Bild: Gemäß technischer Normen wie Eurocode 2 gilt Beton mit Rissbreiten über 0,2 bzw. 0,3 mm oft als gerissen und kann als Mangel gesehen werden.
Begrenzt wird die Rissbildung üblicherweise durch Anordnung von Schein-, Arbeits- und Bewegungsfugen. Auch schwindreduzierende Betonzusatzmittel können Risse vermeiden. Mapei bietet etwa das Mapecrete System, bei dem der Schwindreduzierer durch ein Expansionsmittel verstärkt wird. »Damit kann die Schwindung bei Beton, die bei circa 500 Mykrometer pro m liegt, auf 200 Mykrometer gesenkt werden«, informiert Gerhard Haiden. Entscheidend ist auch die Wahl der Betonsorte. Jede Rezeptur habe ihre eigenen Stärken. Im Hochbau braucht man oft hohe Festigkeiten, die früh erreicht werden müssen, im Tiefbau zählt Dauerhaftigkeit.
Für Spezialanwendungen gibt es selbstverdichtende Betone. »In der Praxis erleben wir große Unterschiede bei den Bauherren«, berichtet Trauner. »Manche wissen sehr genau, welche Betonsorte für ihre Anforderungen passt, andere – vor allem private Auftraggeber – sind unsicher.« Andreas Hierreich spricht das Thema Zementgehalt an. »Ein zu hoher oder falscher Zementgehalt im Beton kann Risse verursachen, insbesondere durch die entstehende Hydratationswärme oder durch ein ungünstiges Mischungsverhältnis mit Wasser. Das führt zu Schwindrissen.«
Risse beobachten
Risskontrolle ist laut Habau Teil des Qualitätsmanagements. »In der Praxis beginnt die Dokumentation aber oft erst, wenn ein Riss sichtbar ist«, betont Georg Trauner und verweist auf Rissbreitenlineal, Gipsmarken und Drohnenaufnahmen. Mit Sensoren, die direkt in die Bewehrung eingebaut werden, lassen sich Dehnungen und Temperaturentwicklungen als mögliche Rissursachen messen. »In einem Hochbau sind Risse relativ harmlos, weil die expositionelle Beanspruchung gering ist«, stellt Johannes Horvath fest.
Herausfordender sind z. B. Brückenbauwerke mit Spannbeton. Hier erfolgt die Inspektion bei Neubauten alle fünf Jahre, je älter das Bauwerk ist, umso häufiger. »Man prüft die Oberfläche optisch, visuell und organoleptisch.« Sind Risse vorhanden, werden Dioden gesetzt, um die Rissentwicklung aufzunehmen. Entscheidend ist der Durchführungszeitpunkt: im Winter zieht sich das Bauwerk zusammen, der Riss wird größer - im Sommer umgekehrt. Vorhersagen lassen sich Rissbreiten nur eingeschränkt. »Der Eurocode arbeitet mit einem semi-probabilistischen Sicherheitskonzept. Dabei werden Einwirkungen wie Lasten oder Temperaturänderungen den Widerständen aus Material und Bewehrung gegenübergestellt«, informiert Georg Trauner.
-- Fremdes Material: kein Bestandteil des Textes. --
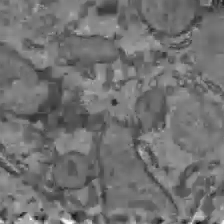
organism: C57BL Mouse
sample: Liver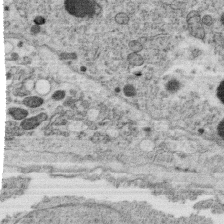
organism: C. elegans
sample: C. elegans oocyte; sperm cells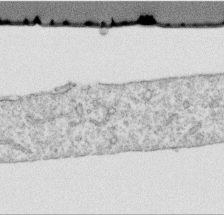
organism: Human
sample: Centriole in RPE cells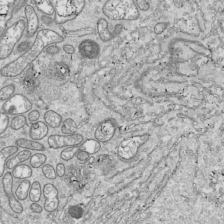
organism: Drosophila
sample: Cell division; meiosis; drosophila spermatocytes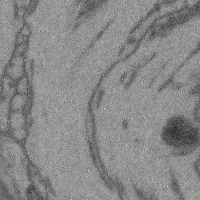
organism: Mouse
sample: Cerebral cortex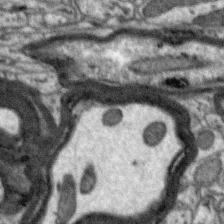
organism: Zebra finch
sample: Brain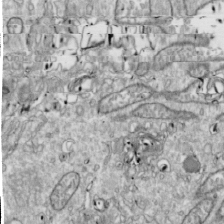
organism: Drosophila
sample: Cell division; meiosis; drosophila spermatocytes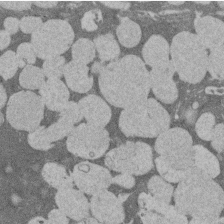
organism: Rat
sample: Salivary granule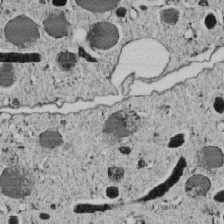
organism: C. elegans
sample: C. elegans embryo early stage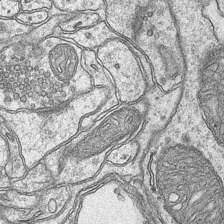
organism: Mouse
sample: CA1 Hippocampus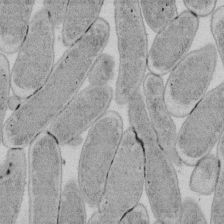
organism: E. coli
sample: Bacterial nucleoid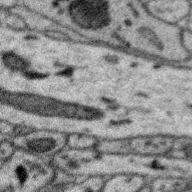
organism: Zebra finch
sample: Brain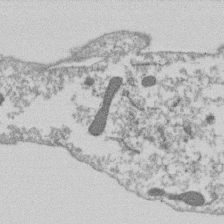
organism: Dictyostelium discoideum
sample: Dictyostelium multivesicular bodies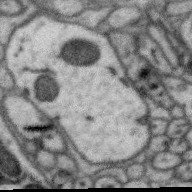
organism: Zebra finch
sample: Brain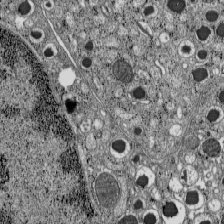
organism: C57BL Mouse
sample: Pancreatic islet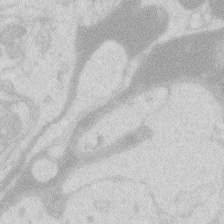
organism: Zebrafish
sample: Macrophage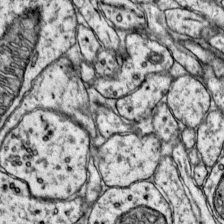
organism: Mouse
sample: Primary visual cortex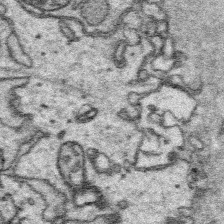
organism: Platynereis dumerilii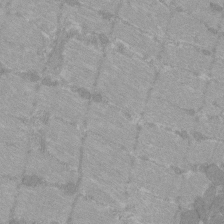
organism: C57BL Mouse
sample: Tibialis anterior muscle cell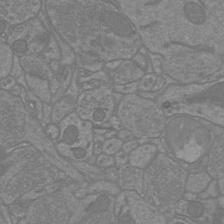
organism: Mouse
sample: Cortical neurons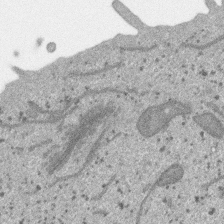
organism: Human
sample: Lung epithelial cells infected with SARS-CoV-2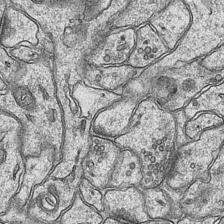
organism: Mouse
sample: CA1 Hippocampus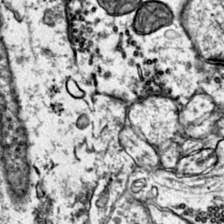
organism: Mouse
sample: Primary visual cortex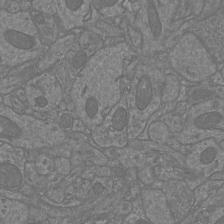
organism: Mouse
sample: Cortical neurons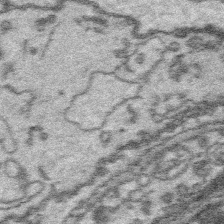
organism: Platynereis dumerilii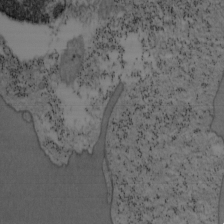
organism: Mouse
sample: OT-I killer T cells with ID8 ovarian cancer cells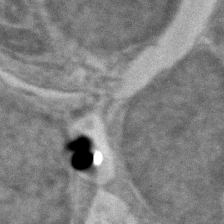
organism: Zebrafish
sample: Zebrafish embryo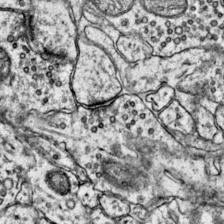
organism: Mouse
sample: Primary visual cortex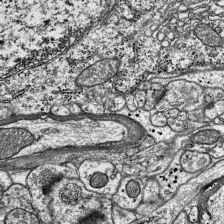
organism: Mouse
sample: Visual Cortex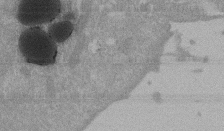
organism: Mouse
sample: ED-1 cell nuclei; centrioles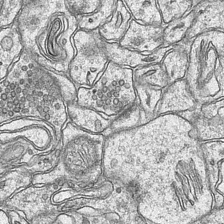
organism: Mouse
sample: CA1 Hippocampus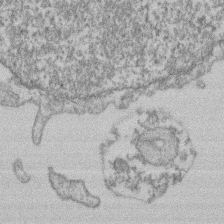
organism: Mouse
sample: T cell stromal cell synapse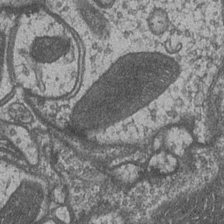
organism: Drosophila
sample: Optic medulla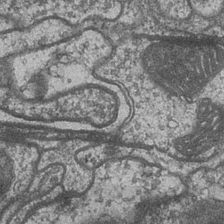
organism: Drosophila
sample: Optic medulla

Trotz korrekter Berechnungen können natürlich Risse auftreten. Baustellenbedingungen wie Temperatur oder Feuchtigkeit lassen sich nicht vollständig berechnen. Bei Rissen, die die Funktion des Bauteils beeinträchtigen, werden v. a. Polyurethan, Acryl und Epoxyharz eingesetzt. Zum kraftschlüssigen Verbinden von Rissen in Estrichen auf Trenn- oder Dämmlage und von Arbeitsfugen bietet sich z. B. der weber.floor Wellenverbinder in Verbindung mit weberfloor Blitzharz easy, einem schnell härtenden, 2-Komponenten und polymermodifizierten Silikatharz.

Bild: »Die Nachbehandlung von jungem Beton dient unter anderem dem Schutz gegen vorzeitiges Austrocknen der Oberfläche, der Verhinderung von zu starkem Abkühlen oder Erwärmen der Oberfläche und reduziert die Rissgefahr«, betont Christoph Ressler, GVTB/BDÖ.